The same thing that happens if the SSH daemon dies, I guess?

FWIW, I’ve been using Wireguard for a while (probably ~2 years?) as an always-on VPN for multiple mobile devices, and also as a reverse tunnel to pinhole service access inside a LAN. The Wireguard config and daemon has been rock solid. The only time it’s failed is when I messed up the AllowedIPs, but that failure occurs at configuration time. It has never crashed, or stopped routing traffic correctly, or otherwise failed in a way that interrupted traffic flows.

That's a good point.

I guess I'll give it a try for some time.

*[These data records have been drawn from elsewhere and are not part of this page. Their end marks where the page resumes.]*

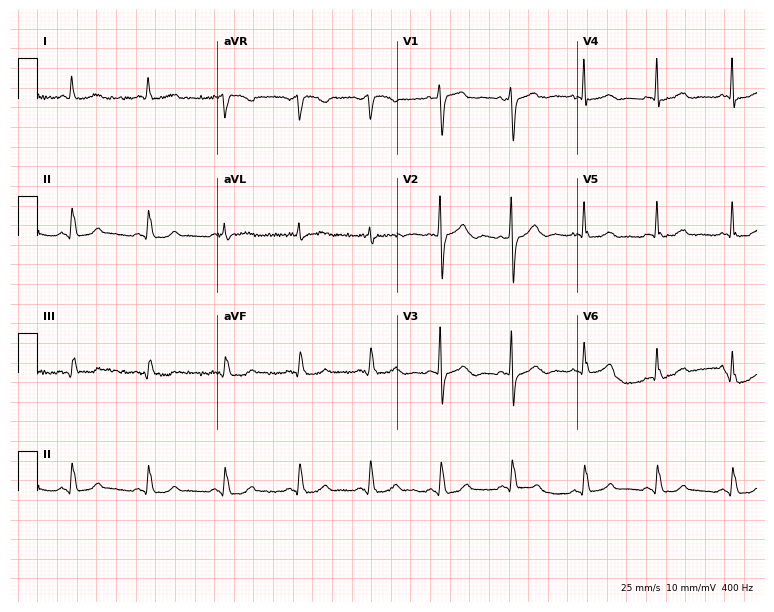
ECG — a 67-year-old female. Labelled as a normal ECG.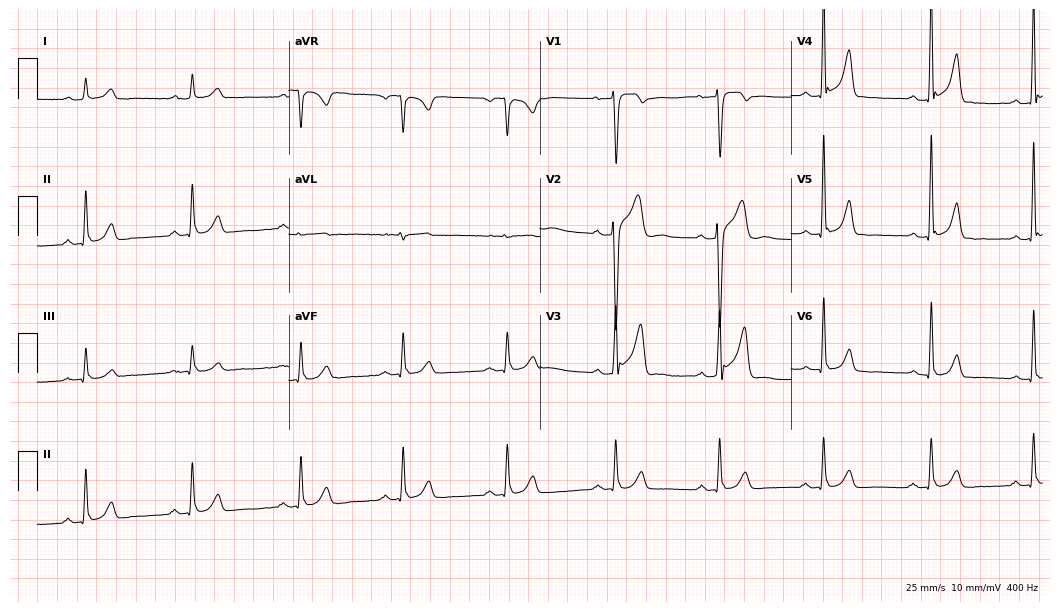
Electrocardiogram (10.2-second recording at 400 Hz), a male, 58 years old. Overall reading on record: normal ECG.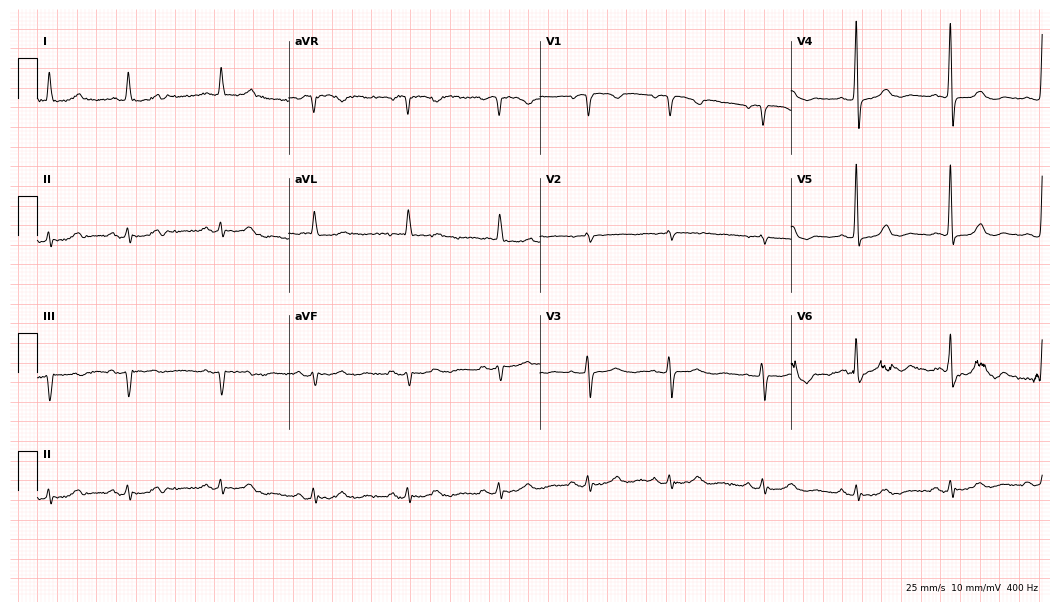
Resting 12-lead electrocardiogram. Patient: a female, 74 years old. None of these six findings is recorded: first-degree AV block, right bundle branch block, left bundle branch block, sinus bradycardia, atrial fibrillation, sinus tachycardia.

I have 5 locations running effectively independent VPNs, each hub connected to each other for redundancy if a VPN falls over.

i.e. Each hub has 1 VPN in, or is connecting 4 ways out.

If the port forwarding or something fails inbound, then I can connect via another VPN and try and debug/diagnose what is wrong.

If all VPNs are reporting down, then I know the pi/internet is completely down. It will either restart connectivity, but I have someone there who can plug/unplug/restore the system if necessary. The same kind of problem would occur if ssh falls over or wireguard.

>f your Wireguard tunnel dies?

wireguard tunnels are pretty robust to failure.

they can survive you changing your wifi access point and IP for example.